One of my personal tells for a good read is in its quotability, and I found myself highlighting Twitter-sized passages time and time and time again, bits of knife-edged prose with a deliciously nasty bite. And it's those dozens of thought-prickling passages, all seasoned with the salt of the street, that ultimately make this subtly layered novel a pleasurable read — and re-read. A few choice passages:
“He liked that the retired wiseguys ate there, with their pinkie rings and flannel pants pulled up over their stomachs, primary-colored silk shirts tucked in tight. He loved how they spoke close and cupped each other’s cheeks when they talked.”
“Archer stepped out of the ambulance and took a deep breath, enjoying the air on this side of the city. It was a quiet enclave of comfort and leafy sidewalks occupied by midlevel civil servants, cops who doubled their salaries with detail pay, and firefighters who worked second jobs as carpenters and painters and machine shop foremen, all of them married to teachers or human resources reps or nurses. Unwilling to leave the city, they worked themselves to the bone to belong to it. Archer envied them. They’d understood early in life how to make this happen. He’d grasped the concept only recently, and felt his grip loosening.”
“It was the smell of the city as Archer and Julio knew it—stale cigarette butts and worn concrete sidewalks and bus exhaust and the hot dog vendor over by the Empire who steamed the vilest sauerkraut he’d ever encountered.”
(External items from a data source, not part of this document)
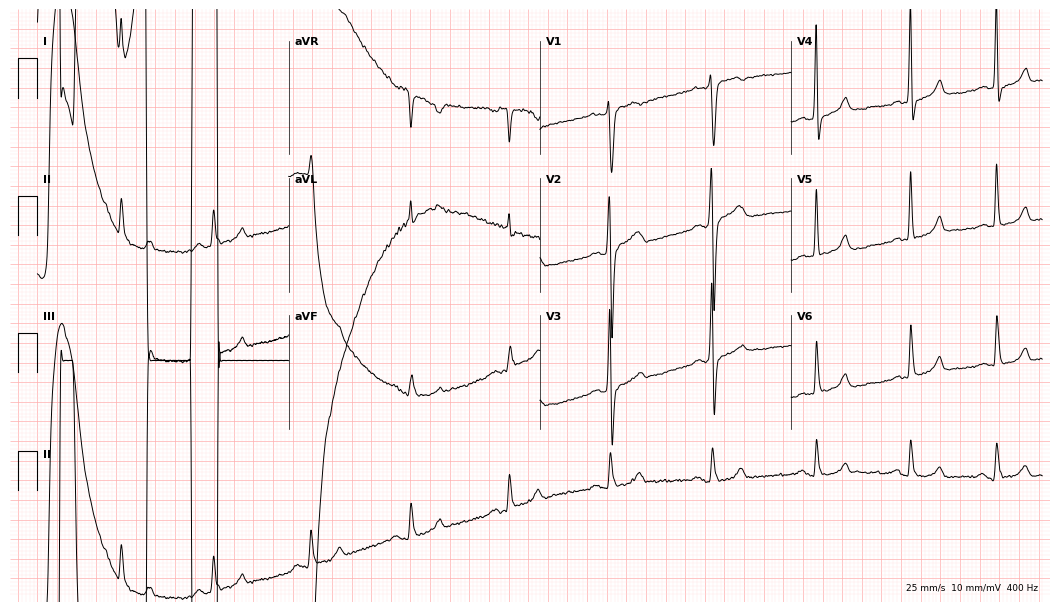
12-lead ECG (10.2-second recording at 400 Hz) from a 54-year-old male patient. Labelled as a normal ECG.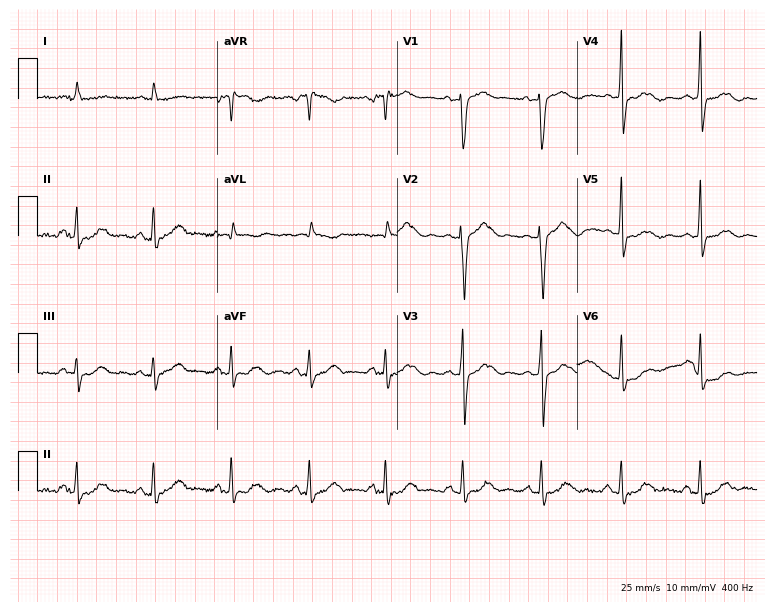
ECG (7.3-second recording at 400 Hz) — an 82-year-old male patient. Screened for six findings — first-degree AV block, right bundle branch block, left bundle branch block, sinus bradycardia, atrial fibrillation, sinus tachycardia — none is recorded. Only these six findings were labelled.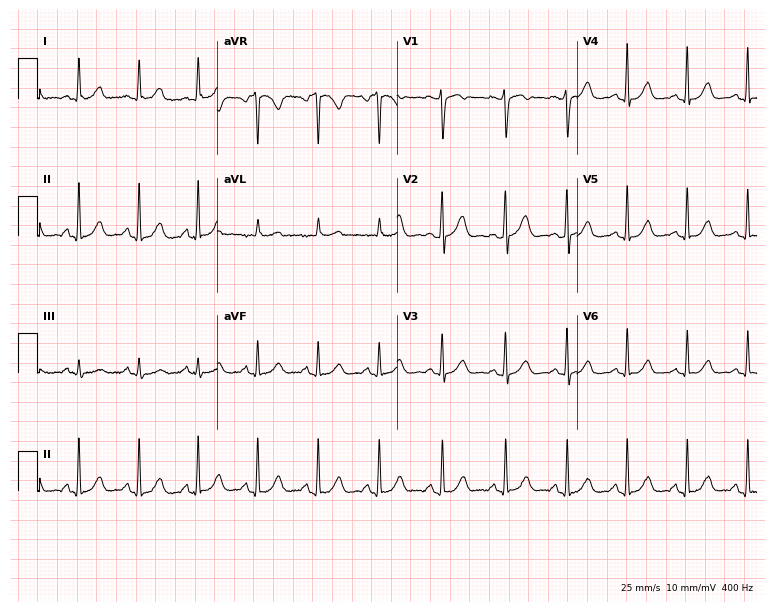
Resting 12-lead electrocardiogram (7.3-second recording at 400 Hz). Patient: a female, 48 years old. Read as a normal ECG.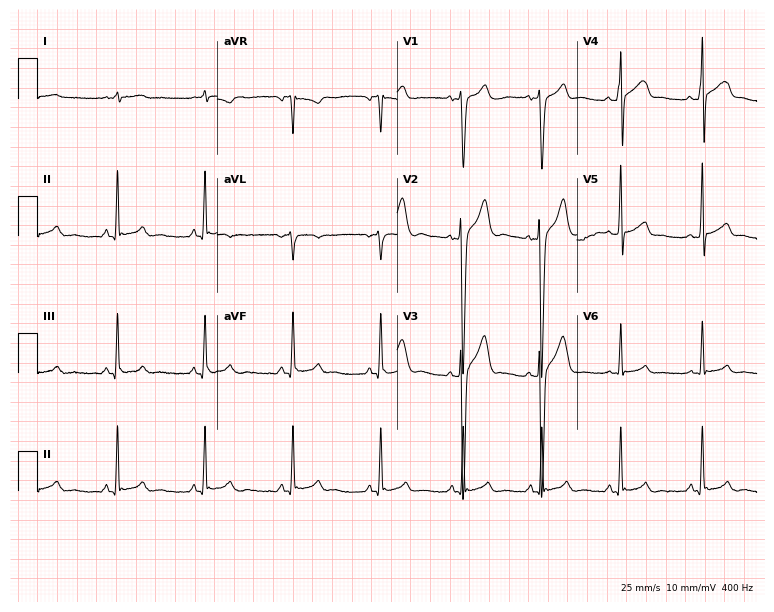
Resting 12-lead electrocardiogram (7.3-second recording at 400 Hz). Patient: a 20-year-old male. Read as a normal ECG.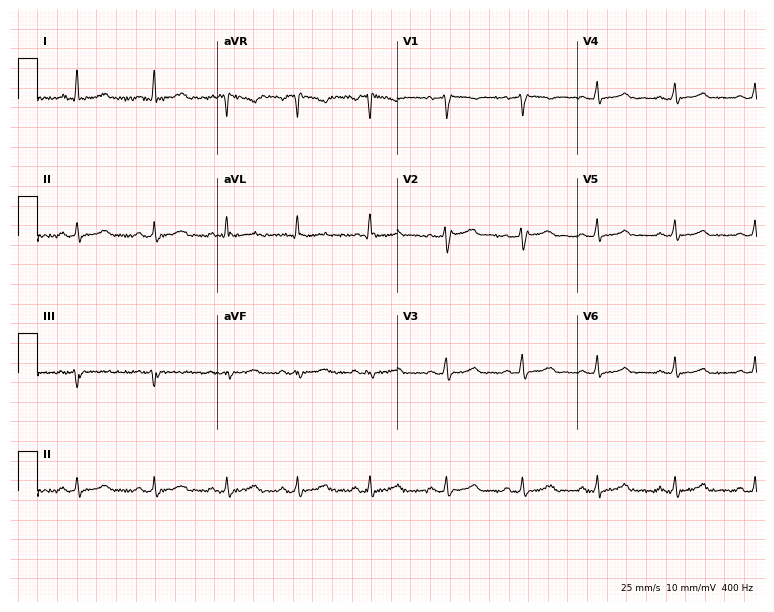
ECG (7.3-second recording at 400 Hz) — a female patient, 38 years old. Labelled as a normal ECG.

“The Dinger itself had many charms. A thatched-hut ceiling over the dining area. The long bar of dark wood that reflected the tin ceiling tiles above, except in the spots where the water rings never quite scrubbed off. The checkerboard white-and-black tile floor. The small parquet dance floor that Lu had never seen anyone dance on. A corner jukebox. The Keno machine above the bar, framed with bubbling electric-orange liquid lights. A buzzy atmosphere charged with clouds of cheap cologne and the sweet tang of fried lo mein noodles.”
“Guinness. Can you stand it? What a f***ing stereotype. A mick and his Guinness. But I love it. You’ve got to love a beer that you have to eat with a fork and knife.”
“Davey McCarthy was as city as city got, was proud of it. He’d been born and raised in the same neighborhood where he now reigned supreme. He pounded beers at Salve Mater tailgates and sipped Christmas whiskey that came in bottles wrapped in blue silk bags. He was loud and slapped backs and cried at Old Yeller replays, just to let everyone know Davey McCarthy was more than just a man’s man, that he had a sensitive side.”
“This city? It’s all there is. I am bound to it, like a black hole. Nothing escapes. Enmity is short-lived here. It has to be. There’s only so many of us. Only so many. A grudge is a luxury.”
“Lu, if you can’t trust a crooked ex-cop, who can you trust?”
“He thought about his son, struggling to breathe in a hospital room in Boston, his heart pumping in a parakeet’s cage of a chest, transparent, his skin like onion paper. Archer could actually see his heart beating. Breathing. Hearts beating. This city beating, a sickness in it, in the air around them. And for what? For another rung, so some people could get forward in a city going nowhere. Everyone protecting themselves, furtive conversations in dark-wooded bars and concrete-block strip clubs and hockey games at the War Memorial designed to nail someone, someone from another tribe in this crumbling industrial village that no one would ever want but was worth almost any price to those who did.”
“We’re janitors,” Julio said. “Got our mops. Slopping this place up, move the misery from one place to another.”